- **Work item**:
Search the listing below for the word "sample" and copy each line that holds it.
== Supplied data ==
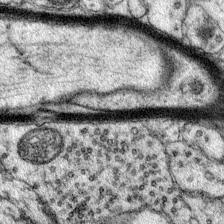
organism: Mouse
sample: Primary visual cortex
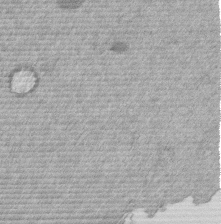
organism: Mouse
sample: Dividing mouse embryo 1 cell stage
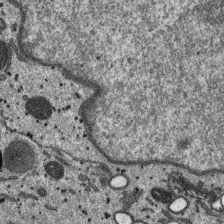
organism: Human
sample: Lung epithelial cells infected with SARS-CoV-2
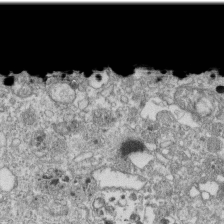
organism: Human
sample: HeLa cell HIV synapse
===
== Supplied data ==
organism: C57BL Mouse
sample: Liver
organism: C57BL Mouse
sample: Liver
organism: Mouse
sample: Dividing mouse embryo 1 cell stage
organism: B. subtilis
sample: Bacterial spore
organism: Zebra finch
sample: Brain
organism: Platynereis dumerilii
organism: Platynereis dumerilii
===
- **Response to the exercise**:
sample: Primary visual cortex
sample: Dividing mouse embryo 1 cell stage
sample: Lung epithelial cells infected with SARS-CoV-2
sample: HeLa cell HIV synapse
sample: Liver
sample: Liver
sample: Dividing mouse embryo 1 cell stage
sample: Bacterial spore
sample: Brain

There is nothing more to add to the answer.